I thought decriminalization was a sensible, brave and unusual stand for the Legislature to take. As a nation, we waste an inordinate amount of law enforcement resources on enforcing marijuana laws.

It was indeed sensible and brave — but it turns out not to be unusual. More than a dozen other states had already passed some form of decriminalization by the time Vermont got around to it.

It seems we are well on our way to Two Americas – one where gays can marry and people can carry a small stash without fear of a criminal record – and another where reefer paranoia reigns and it’s still not safe to come out of the closet.

But this session was also notable as much for what the Legislature didn’t do, as for what it did do.

As a result of legislative inaction, there won’t be much in the way of state money for winterizing our homes. The debate about new shoreline regulations along Lake Champlain will continue for at least another year. There won’t be any new restrictions on wind farms, beyond the already stringent environmental regulations governing this promising energy source. And no new state income tax structure, either.

After much debate and an outrageous amount of half-truths from opponents of wind energy, the Legislature wisely decided not to turn away from the promise of clean energy. Instead, it elected to take a step back and study the issue.

It remains to be seen whether that approach will result in the generation of substantially more wind energy in Vermont. But any company thinking of building a wind farm here will, regrettably, need to think twice. The atmosphere has been poisoned by a fear-driven opposition that has caught the ear of many senators (though thankfully few House members).

The state came up short on another essential environmental issue: The budget bill provided little funding for winterization and other energy conservation measures.

There’s a broad consensus that conservation is the first step in reducing climate change. But the Legislature failed to find funding to help needy Vermonters weatherize their homes this year, and conservation remains the forgotten stepchild.

In a nicely reported article Audrey Clark article on VtDigger.com, Chris Killian, director of the Conservation Law Foundation, articulated how our political leaders came up short on support for weatherizing Vermont homes:

“I think there’s a broad recognition that we need to tighten up our building stock dramatically in order to reduce our greenhouse gas footprint associated with heating and cooling,” Killian said. “The most logical revenue stream would be a surcharge on fuels.
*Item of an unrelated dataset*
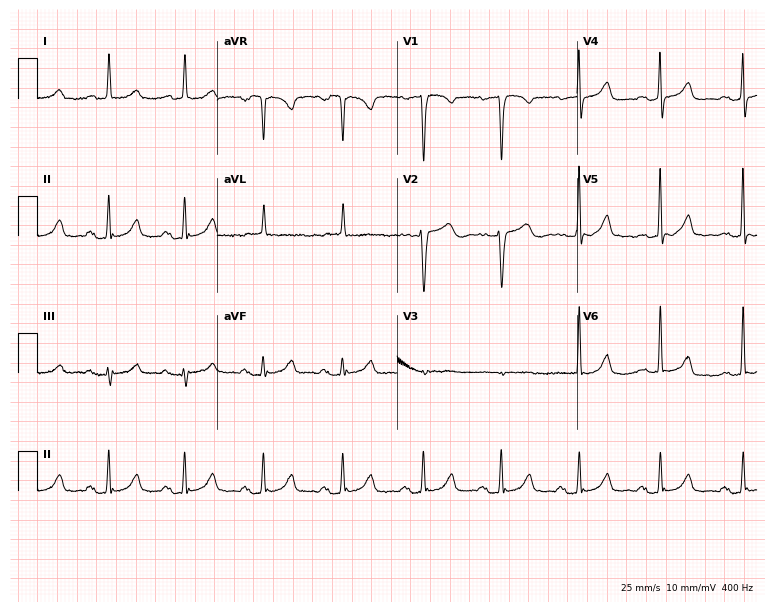
12-lead ECG from a female, 53 years old. Recorded interpretation: within normal limits.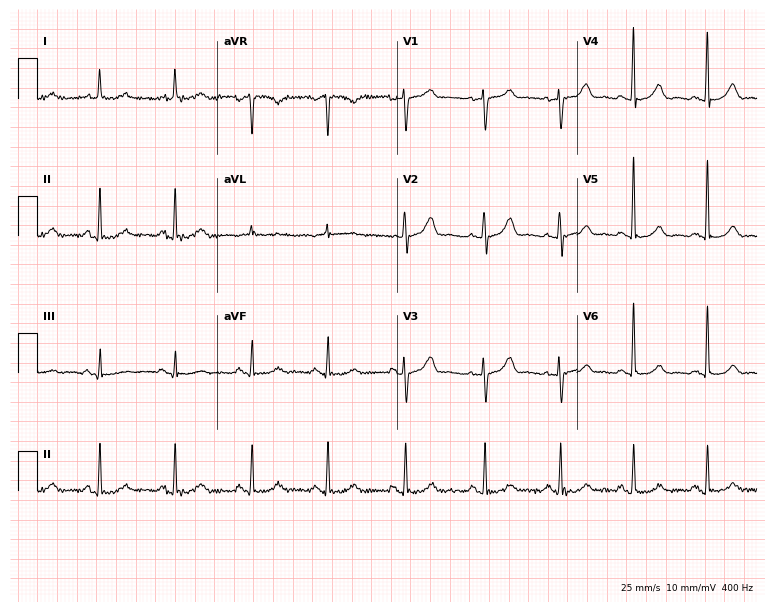
12-lead ECG from a 78-year-old woman. Recorded interpretation: within normal limits.

But because our legislators and our governor are not willing to press hard to create a revenue stream based on a fuels surcharge, to fund a central program that would implement building efficiency measures to reduce that greenhouse gas footprint, we do not have a meaningful program in the state.”

On the always contentious issue of taxation, the focus this year was not on education funding but on the income tax.

Democratic Party leaders in both houses were poised to pass legislation that would have lowered income taxes for the overwhelming majority of Vermonters, while raising taxes on a small, wealthy minority.

But that promising possibility to make the tax code more progressive vanished like a May snowfall, in the face of “I’ll jump out of a building” opposition from Gov. Shumlin.

And so it was that the two certainties — death (with dignity) and taxes stole the show.